PORSON IN HIS LATER YEARS.

387

and without a profession, for I never could bring myself to subscribe Articles of Faith. I used often to lie awake through the whole night, and wish for a large pearl.'

"He then gave me a history of his life in London, when he took chambers in the Temple, and read at times immoderately hard. He very much interested me by a curious interview which he had with a girl of the town, who came into his chambers by mistake, and who showed so much cleverness and ability in a long conversation with him, that he declared she might with proper cultivation have become another Aspasia. He also recited to me, word for word, the speech with which he accosted Dr. Postlethwaite when he called at his chambers, and which he had long prepared against such an occurrence. At the end of this oration the Doctor said not a word, but burst into tears and left the room. Porson also burst into tears when he finished the recital of it to me.
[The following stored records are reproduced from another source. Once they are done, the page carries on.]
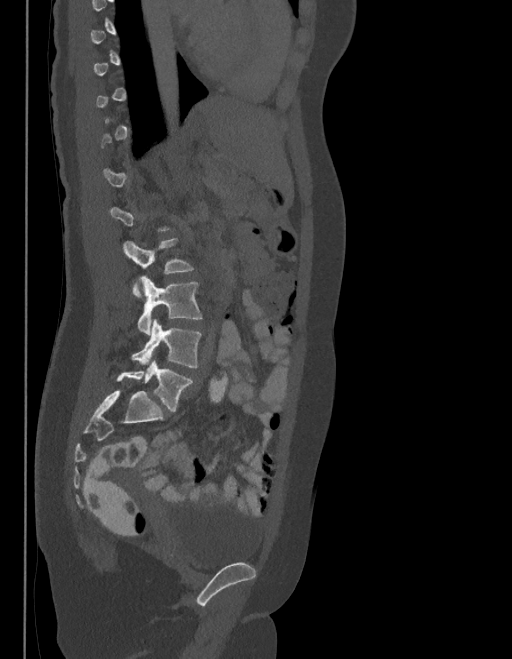

Computed tomography of the spine; sagittal view; bone-window reconstruction; 512x659 px
A vertebra gets a box only on the slices from the first to the last where its cross-section is at least a third of its largest; on a slice outside that range it gets none.
The labels name a sixth lumbar vertebra for this spine: L6, after L5.
<vertebrae><v name="L3" x1="123" y1="238" x2="193" y2="299"/><v name="L4" x1="137" y1="277" x2="202" y2="334"/><v name="L5" x1="131" y1="321" x2="201" y2="368"/><v name="L6" x1="117" y1="361" x2="192" y2="412"/></vertebrae>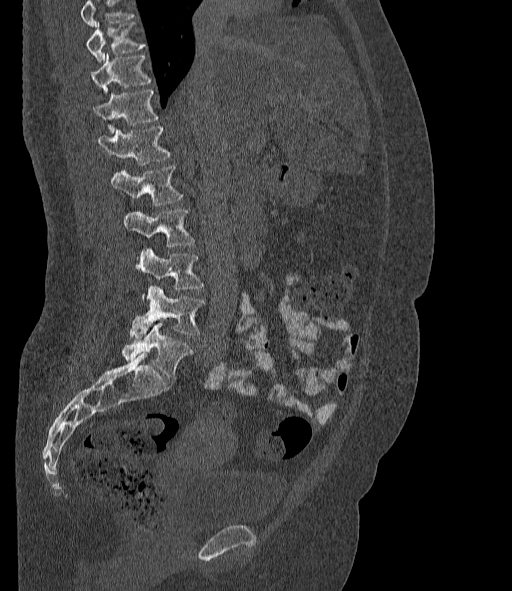 CT — sagittal view
Boxes: x1 y1 x2 y2 (pixel coords, space-separated).
A vertebra cut off by the top edge of the scan is not labeled and has no box.
The labels name a sixth lumbar vertebra for this spine: L6, after L5.
T10: 87 22 145 61
T11: 91 53 151 94
T12: 94 90 159 133
L1: 99 126 170 165
L2: 111 166 184 205
L3: 123 209 196 246
L4: 137 249 204 300
L5: 129 285 204 339
L6: 122 322 193 379
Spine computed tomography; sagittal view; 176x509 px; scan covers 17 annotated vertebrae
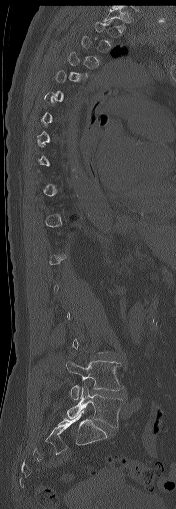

"In this manner five hours passed away; at the end of which the Professor, who had finished the second bottle of my friend's sherry, began to clip the king's English, to cry like a child at the close of his periods, and in other respects to show marks of extreme debility. At length he rose from his chair, staggered to the door, and made his way down stairs without taking the slightest notice of his companion. I retired to my college; and next morning was informed by my friend that he had been out upon a search, the previous evening, for the Greek Professor, whom he discovered near the outskirts of the town, leaning upon the arm of a dirty bargeman, and amusing him by the most humorous and laughable anecdotes. I never even saw Porson after this day, but I shall never cease to regret that I did not commit his history to writing whilst it was fresh in my memory. "I am, my dear Sir, with great regard, "Yours sincerely,

"Cambridge, Oct. 1826."

"T. S. HUGHES.

Great as were Porson's deviations from the even tenour of sobriety, great as were his disagreements with

the social habits of the generality of mankind, great also must have been his merit, which, with such aberrations and eccentricities, secured him, not only the praise, but the regard, of all men of learning and intellect that had intercourse with him. Whoever knew Richard Porson, felt that he knew a man of high and noble mind, who, with all his irregularities, and all his inclination to sarcasm and jest, had a sincere love of truth and honesty, and who, with an utter contempt for pretence and presumption, was ever ready to do justice to genuine worth.

His life is an example, and an admonition, how much a man may injure himself by indulgence in one unhappy propensity, and how much an elevated mind may suffer by long association with those of an inferior order. A Porson cannot day after day descend to the level of a Hewardine, without finding it difficult at length to recover his original position above it.